In a posting on his blog, Chris Hoff laid into some comments I made to security SearchSecurity.com, in which I remarked that “Virtualization vendors [are] not in the security business.” 

He quotes me as saying “While virtualization vendors will do their role in protecting the hypervisor, they are not in the business of catching bad guys or discovering vulnerabilities, said Simon Crosby, chief technology officer of Citrix Systems.” and then goes on to berate me for that position.  He says “The fact that the “industry” has “decided” that “third party vendors are required to secure any platform” simply points to the ignorance, arrogance and manifest destiny we endure at the hands of those who are responsible for the computing infrastructure we’re all held hostage with”

I reckon that Hoff, who is normally fairly clued-in,  has put the smoking end of the cigar in his mouth before thinking through this argument.  He’s horribly confused, but as smug as always, so let me clarify what I said, and what it means. 

What I said is that Citrix is not a security vendor for guests of the virtualized infrastructure. We do not spend our days and nights looking for evil types that wish to attack guest OSes by looking for virus signatures or other security techniques.   That is not our business, and never will be. There is a strong and vibrant ecosystem of security vendors whose job it is to protect guest operating systems in physical and now virtualized infrastructure.  There are challenges that arise as a result of virtualization, and we and those vendors will work to fix them, but it is not our role to specifically protect any OS or its applications through OS/app specific knowledge in the virtualization layer.  The industry has long looked to third party vendors to add security to infrastructure deployments.  This is why vendors such as Symantec and McAfee exist – as customers’ preferred partners to implement security for their apps/OSes.  The same will be true for virtualized environments.

In terms of the hypervisor, we are manically focussed on security, as is VMware – though they appear to be more retrospectively focussed on security, judging by their incredible rate of patches (more than one per week, on average). Xen supports TPM, AMD SVM, and Intel TXT, and trusted platform boot using platform based attestation is on the roadmap. Xen does not contain drivers, and implements a multi level secure architecture.

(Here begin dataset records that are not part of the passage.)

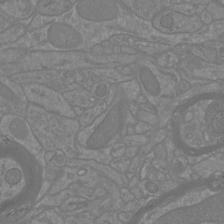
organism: Mouse
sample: Cortical neurons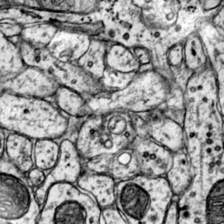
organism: Mouse
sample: Primary visual cortex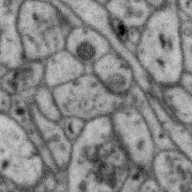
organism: Zebra finch
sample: Brain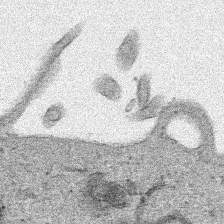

The Xen community is putting Xen through common criteria level 5 certification, which is way beyond the typical enterprise software EAL 2, or even VMware’s EAL 4.  Xen implements the features of IBM sHype, and has benefited from contributions of Xen security modules from the NSA and other key security research groups and agencies.  Xen is open source and is available for inspection and testing by the community at all times, so bugs found are quickly fixed and vulnerabilities, should they exist, are rapidly explored.  Xen is massively and continually tested by the community and there are scores of university research projects related to security that use Xen and work on Xen, including honeyfarms, Xen virtual appliances for security and more.  

The largest virtualization deployment in the world, Amazon, uses Xen, and more Xen hosts face the Internet every day than VMware hosts, simply because Xen is open source and available.  Xen is used in most major clouds too, and those folks really care about security.  The community is are justifiably proud of the security record of Xen and its open approach to security research and vulnerability assessment.

The security of any Xen vendor’s product is simply up to them.  Citrix focusses very heavily on the security of XenServer.  it is tiny, often embedded in read only flash on industry standard servers, doesn’t run any network services except for a single secure protocol, and enforces security principles of MLS throughout.   We are proud of the fact that we have only ever issued 3 hotfixes for XenServer, two of which were in beta periods.  Compare that to VMware’s 48 patches for this year alone!  How anyone can consider software that has to be patched at a rate of more than one patch per week to be enterprise class, let alone secure, escapes me.

But we are not in the business of specifically securing guests or their applications, other than through offering a secure virtualization platform.  Even VMware with VMsafe simply exposes APIs to third party security vendors, so that customers can choose their preferred security partner to secure guests.  I think that the VMware Determina acquisition was very smart, and that hints to me that VMware sees itself having a greater role in the security of guest OSes, since it could choose to be in the vulnerability checking business without 3rd party security vendors, but thus far they are working very openly with the ecosystem. 

In summary an assertion that the virtualization platform vendor has to fix the sad state of the OS/App world by making it secure is demanding too much.  It would mean that we have to be experts in every piece of system software including all of the vulnerabilities of all OSes and their apps.  In my view the reason the state of security is poor now is because of the monolithic approaches of traditional OS and app vendors.  We will focus manically on our layer, make it secure, tiny and bulletproof to attack in its own right.  And we will work closely with experts in security of OSes and Apps to give them an opportunity to implement guest-level security outside the guest, through privileged interfaces that themselves are secure.